Monday, April 8, 2013

undertheradar.co.nz review...


Specter at the Feast

Specter at the Feast

By Black Rebel Motorcycle Club

Abstract Dragon
7 / 10
8th April 2013
By Courtney Sanders


Bands rarely exist in a vacuum. Like most creatives, their output – and success – reflects the social and political circumstances of their time. Black Rebel Motorcycle Club released their debut, self titled album in 2001. A myriad Brit pop and new wave imitators (and of course, Nickelback) had - for the most part - left a void of qualitative independent music in their wake, thus the time was ripe for an artist to commandeer the imagination of a generation. Enter a bunch of five, skinny jean-wearing dudes who released an album you may or may not have heard of, Is This It and spurned a worldwide, alt-rock revival that took the likes of Yeah Yeah Yeahs, Franz Ferdinand, The Libertines, Bloc Party and – to a lesser extent - Black Rebel Motorcycle Club along for one hell of a ride.

More than a decade on and both bands dropped studio albums in the same month: The Strokes’ awkwardly titled Comedown Machine and B.R.M.C’s Specter at the Feast. The latter was released on the band’s own label imprint – Abstract Dragon – with nary a whisper, undoubtedly finding a home in an audience who have always admired the band but hardly courting a new one, which makes sense: B.R.M.C have always skirted the edge of the garage rock blow-up, wholeheartedly adored by an acceptable-sized audience but never garnering mainstream attention for an album. Their inability to truly break is down to their output: each of their records is a compilation of both excellent songs and duds that collectively fail to ignite the imagination of the masses, and Specter at the Feast is another example of this.
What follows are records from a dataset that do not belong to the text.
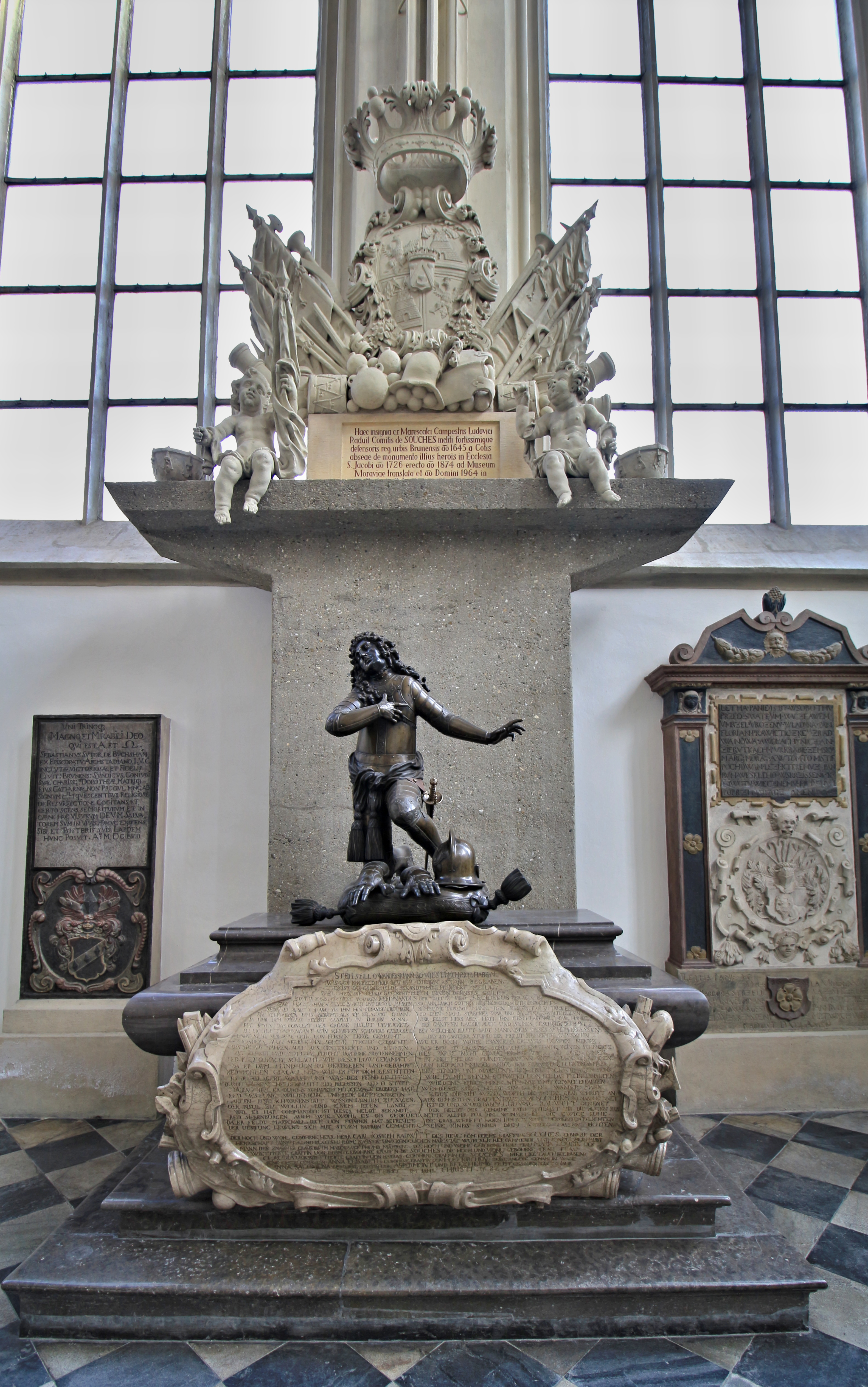 Brno, kostel sv. Jakuba, hrobka hraběte de Souches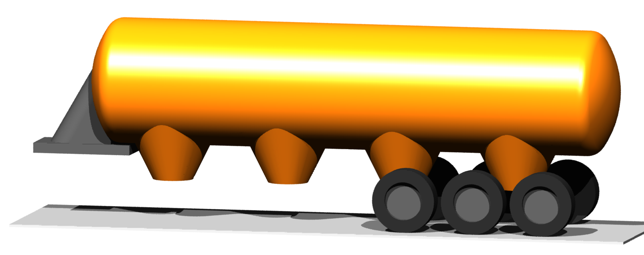 Schematische Darstellung eines Silofahrzeug-Sattelschlepper-Auflieger der Bauform 'Euterfahrzeug'.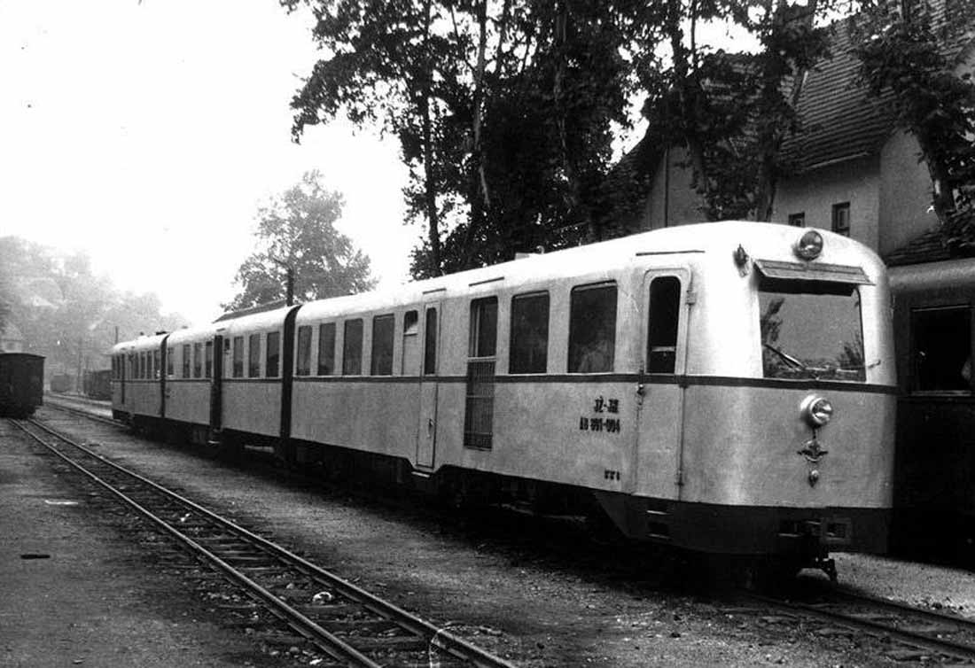 Schmalspurtriebzüge JŽ-Reihe 801 in Ustiprača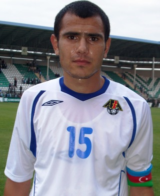 футболист Нодар Мамедов (Азербайджан)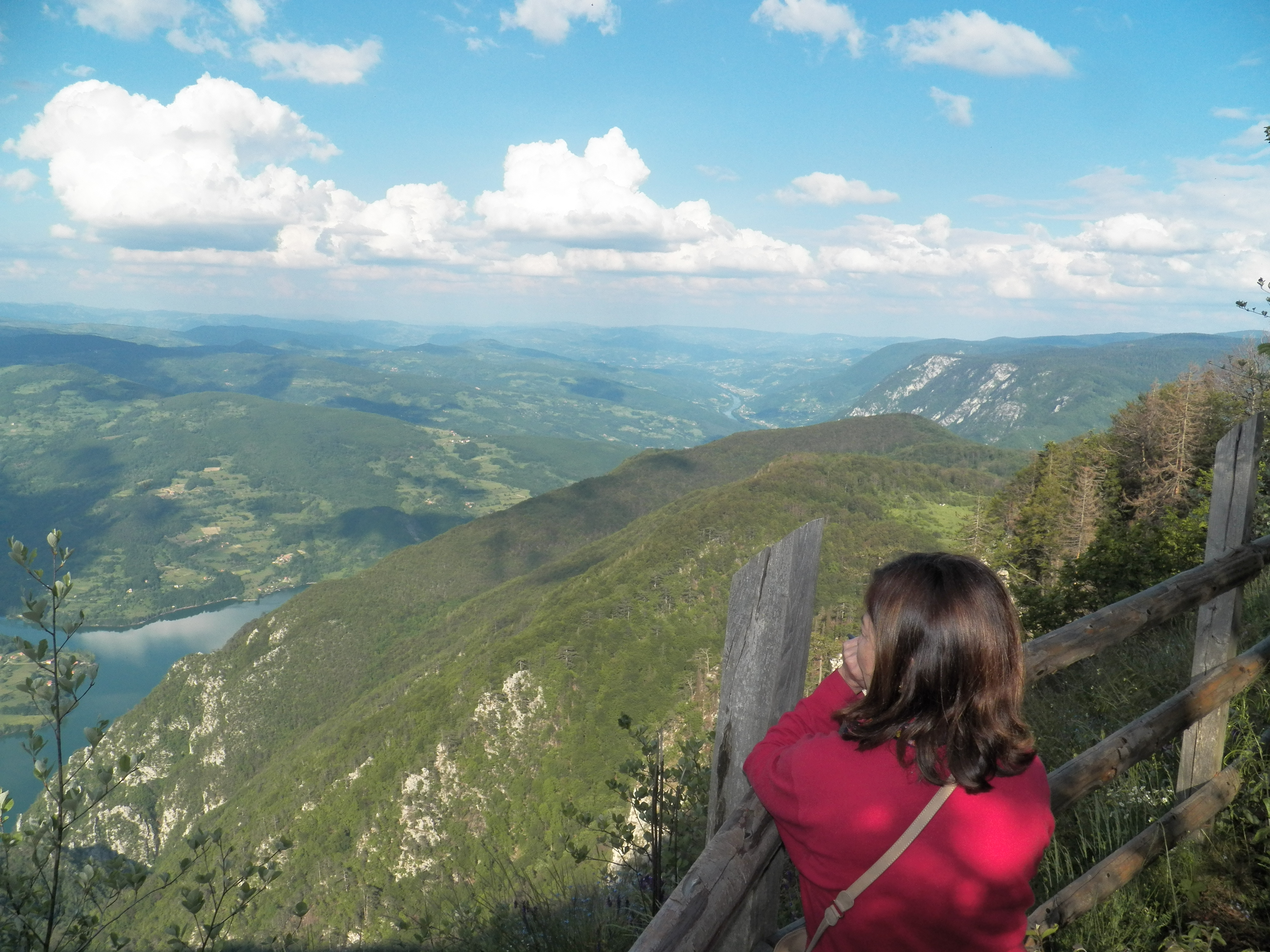 Српски (ћирилица): Видиковца Биљешка стена , национални парк Тара Ово је фотографија заштићеног природног добра у Србији под шифром: НП03This is a a photo of a natural area in Serbia with ID: НП03

‘Fire Walker’ opens proceedings with watery, atmospheric guitar and synthesizers, dropping into the kind of sexy, stoned ballad the band excel at, and sets things up for typically B.R.M.C single ‘Let the Day Begin’ – think B.R.M.C’s ‘What Ever Happened To My Rock and Roll’ or Baby 81’s ‘Weapon of Choice’. Leah Shapiro’s (previously of The Raveonettes) drumming has been criticized in the past but it’s one of this albums most impressive facets: she subtly accentuates basic tempos while seamlessly fitting into every given melody. Singles like the aforementioned ‘Let The Day Begin’ actually abound across Specter at the Feast. Tracks four, five and six are breathless, energetic affairs but then the eighth track does what most B.R.M.C albums do at some point: replaces any momentum with clunky, philosophizing lyrical sentiments and short-lived sonic experiments.

It feels unfair to criticize a band that consistently deliver excellent singles true to a succinct and ongoing aesthetic, regardless of changes to the sound of the day, but perhaps there’s the rub? There’s something in that title, Specter at the Feast: B.R.M.C create music in a removed, ghost-like fashion. Perhaps if they further engaged with their surroundings they would be able to deliver a definitive album that - like Is This It - captures the imagination of a generation for forty minutes instead of four-and-a-half.